Este mismo pacto le fue renovado a Abrahán en la promesa: «En tu simiente serán benditas todas las gentes de la tierra.» (Gén. 22: 18.) Esta promesa dirigía los pensamientos hacia Cristo. Así la entendió Abrahán. (Véase Gál. 3: 8, 16), y confió en Cristo para obtener el perdón de sus pecados. Fue esta fe la que se le contó como justicia. El pacto con Abrahán también mantuvo la autoridad de la ley de Dios. El Señor se le apareció y le dijo: «Yo soy el Dios Todopoderoso; anda delante de mí, y sé perfecto.» El testimonio de Dios respecto a su siervo fiel fue: «Oyó Abrahán mi voz, y guardó mi precepto, mis mandamientos, mis estatutos y mis leyes,» y el Señor le declaró: «Estableceré mi pacto entre mí y ti, y tu simiente después de ti en sus generaciones, por alianza perpetua, para serte a ti por Dios, y a tu simiente después de ti.» (Gén 17: 1, 7; 26: 5.)

Aunque este pacto fue hecho con Adán, y más tarde se le renovó a Abrahán, no pudo ratificarse sino hasta la muerte de Cristo. Existió en virtud de la promesa de Dios desde que se indicó por primera vez la posibilidad de redención. Fue aceptado por fe: no obstante, cuando Cristo lo ratificó fue llamado el pacto nuevo. La ley de Dios fue la base de este pacto, que era sencillamente un arreglo para restituir al hombre a la armonía con la voluntad divina, colocándolo en situación de poder obedecer la ley de Dios.
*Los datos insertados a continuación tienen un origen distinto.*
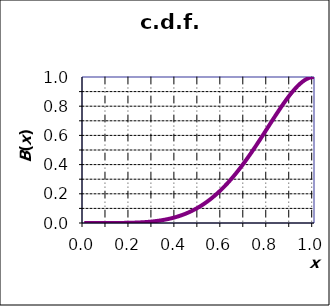
| Category | B(x) |
|---|---|
| 0.0 | 0 |
| 0.01 | 0 |
| 0.02 | 0 |
| 0.03 | 0 |
| 0.04 | 0 |
| 0.05 | 0 |
| 0.060000000000000005 | 0 |
| 0.07 | 0 |
| 0.08 | 0 |
| 0.09 | 0 |
| 0.09999999999999999 | 0 |
| 0.10999999999999999 | 0 |
| 0.11999999999999998 | 0 |
| 0.12999999999999998 | 0 |
| 0.13999999999999999 | 0 |
| 0.15 | 0 |
| 0.16 | 0.001 |
| 0.17 | 0.001 |
| 0.18000000000000002 | 0.001 |
| 0.19000000000000003 | 0.001 |
| 0.20000000000000004 | 0.002 |
| 0.21000000000000005 | 0.002 |
| 0.22000000000000006 | 0.003 |
| 0.23000000000000007 | 0.003 |
| 0.24000000000000007 | 0.004 |
| 0.25000000000000006 | 0.005 |
| 0.26000000000000006 | 0.006 |
| 0.2700000000000001 | 0.007 |
| 0.2800000000000001 | 0.008 |
| 0.2900000000000001 | 0.009 |
| 0.3000000000000001 | 0.011 |
| 0.3100000000000001 | 0.013 |
| 0.3200000000000001 | 0.015 |
| 0.3300000000000001 | 0.017 |
| 0.34000000000000014 | 0.02 |
| 0.35000000000000014 | 0.022 |
| 0.36000000000000015 | 0.025 |
| 0.37000000000000016 | 0.029 |
| 0.38000000000000017 | 0.032 |
| 0.3900000000000002 | 0.037 |
| 0.4000000000000002 | 0.041 |
| 0.4100000000000002 | 0.046 |
| 0.4200000000000002 | 0.051 |
| 0.4300000000000002 | 0.057 |
| 0.4400000000000002 | 0.063 |
| 0.45000000000000023 | 0.069 |
| 0.46000000000000024 | 0.076 |
| 0.47000000000000025 | 0.084 |
| 0.48000000000000026 | 0.092 |
| 0.49000000000000027 | 0.1 |
| 0.5000000000000002 | 0.109 |
| 0.5100000000000002 | 0.119 |
| 0.5200000000000002 | 0.129 |
| 0.5300000000000002 | 0.14 |
| 0.5400000000000003 | 0.152 |
| 0.5500000000000003 | 0.164 |
| 0.5600000000000003 | 0.176 |
| 0.5700000000000003 | 0.19 |
| 0.5800000000000003 | 0.203 |
| 0.5900000000000003 | 0.218 |
| 0.6000000000000003 | 0.233 |
| 0.6100000000000003 | 0.249 |
| 0.6200000000000003 | 0.266 |
| 0.6300000000000003 | 0.283 |
| 0.6400000000000003 | 0.301 |
| 0.6500000000000004 | 0.319 |
| 0.6600000000000004 | 0.338 |
| 0.6700000000000004 | 0.358 |
| 0.6800000000000004 | 0.378 |
| 0.6900000000000004 | 0.399 |
| 0.7000000000000004 | 0.42 |
| 0.7100000000000004 | 0.442 |
| 0.7200000000000004 | 0.464 |
| 0.7300000000000004 | 0.487 |
| 0.7400000000000004 | 0.51 |
| 0.7500000000000004 | 0.534 |
| 0.7600000000000005 | 0.558 |
| 0.7700000000000005 | 0.582 |
| 0.7800000000000005 | 0.606 |
| 0.7900000000000005 | 0.631 |
| 0.8000000000000005 | 0.655 |
| 0.8100000000000005 | 0.68 |
| 0.8200000000000005 | 0.704 |
| 0.8300000000000005 | 0.729 |
| 0.8400000000000005 | 0.753 |
| 0.8500000000000005 | 0.776 |
| 0.8600000000000005 | 0.8 |
| 0.8700000000000006 | 0.822 |
| 0.8800000000000006 | 0.844 |
| 0.8900000000000006 | 0.866 |
| 0.9000000000000006 | 0.886 |
| 0.9100000000000006 | 0.905 |
| 0.9200000000000006 | 0.923 |
| 0.9300000000000006 | 0.939 |
| 0.9400000000000006 | 0.954 |
| 0.9500000000000006 | 0.967 |
| 0.9600000000000006 | 0.978 |
| 0.9700000000000006 | 0.988 |
| 0.9800000000000006 | 0.994 |
| 0.9900000000000007 | 0.999 |
| 1.0000000000000007 | 1 |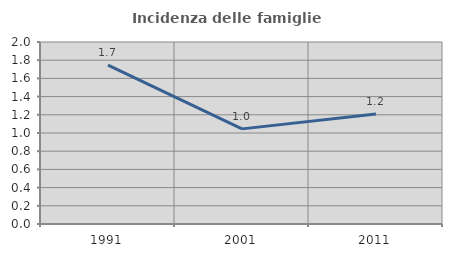
| Category | Incidenza delle famiglie numerose |
|---|---|
| 1991.0 | 1.745 |
| 2001.0 | 1.045 |
| 2011.0 | 1.208 |

Otro pacto, llamado en la Escritura el pacto «antiguo,» se estableció entre Dios e Israel en el Sinaí, y en aquel entonces fue ratificado mediante la sangre de un sacrificio. El pacto hecho con Abrahán fue ratificado mediante la sangre de Cristo, y es llamado el «segundo» pacto o «nuevo» pacto, porque la sangre con la cual fue sellado se derramó después de la sangre del primer pacto. Es evidente que el nuevo pacto estaba en vigor en los días de Abrahán, puesto que entonces fue confirmado tanto por la promesa como por el juramento de Dios, «dos cosas inmutables, en las cuales es imposible que Dios mienta.» (Heb. 6: 18.)